Sólo llevaba unos días ahí, pero el peso de la mirada de Sinhue, la monotonía asfixiante de ese lugar y la certeza ineludible de un destino trazado por otros le resultaba intolerable. No quería estar allí.
Clavó la mirada desafiante en Sinhue, sintió una mezcla de rabia, impotencia y furia que provenían desde muy adentro de él. Con un gesto brusco tiró las herramientas al piso, desparramándolas y levantando polvo por donde iban tropezando. El golpe metálico no pasó desapercibido y ahora algunos maestros canteros estaban poniendo atención a lo que acontecía.
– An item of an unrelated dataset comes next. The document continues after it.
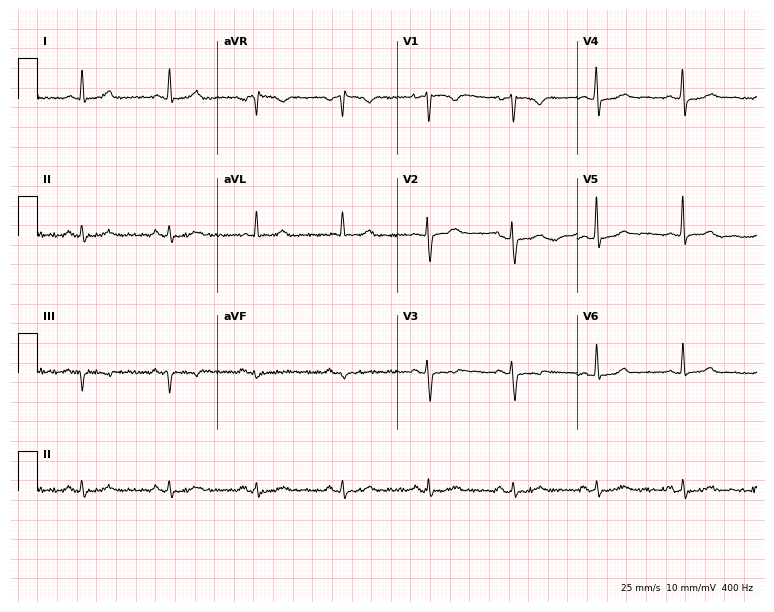
Electrocardiogram (7.3-second recording at 400 Hz), a 51-year-old woman. Overall reading on record: normal ECG.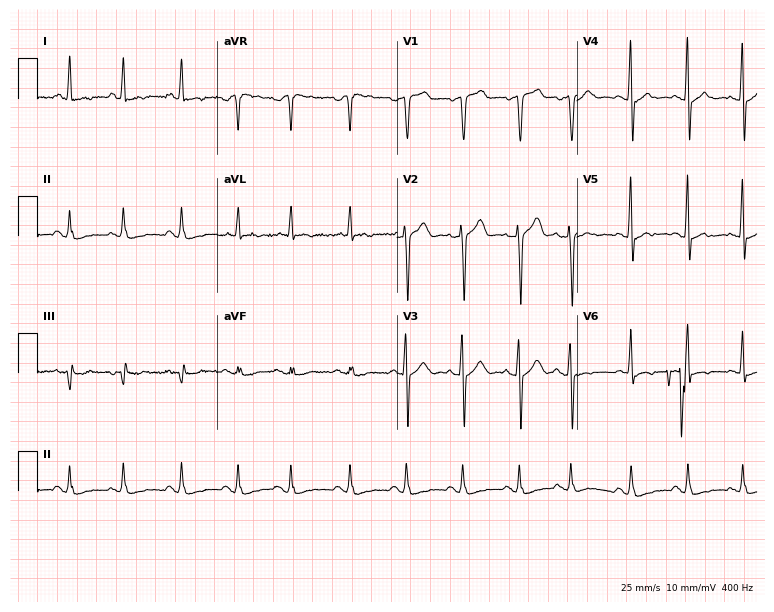
12-lead ECG from a 73-year-old male. Shows sinus tachycardia (a sinus rate of 100 beats per minute or more).

—Renuncio —su voz, aunque joven, estaba cargada de emociones, principalmente desesperación.
El trabajo se detuvo por completo. La respuesta sorprendió a los obreros. Cabezas se giraron, miradas curiosas, tensas. «Renunciar».
La palabra hizo que el ambiente cambiara a pesado y tenso. Renunciar era algo que no estaba permitido. Así había sido siempre, desde que los habitantes de Nekhen tenían capacidad de recordar.
Ankh observó al muchacho volver a sus herramientas, la espalda encorvada por el peso de la derrota. Tiene apenas dieciséis primaveras y ya posee un coraje que yo perdí hace mucho, pensó Ankh, con una amargura que le sabía a polvo de granito.
La palabra "renunciar" aún resonaba en el aire denso de la cantera, una disonancia casi herética. En Nekhen, nadie renunciaba.
La única escapatoria era el exilio voluntario, un destino incierto en las arenas devoradoras del desierto, un destino que Ankh había contemplado muchas veces en sus ya 20 años de vida.
«¿Sería tan malo?», se preguntó, la idea floreciendo como una flor venenosa en su mente. «El desierto no podría ser peor que una vida entera respirando este polvo, escuchando el mismo canto monótono de los cinceles hasta que mis manos sean solo un mapa de cicatrices, como las de mi padre y mi abuelo.»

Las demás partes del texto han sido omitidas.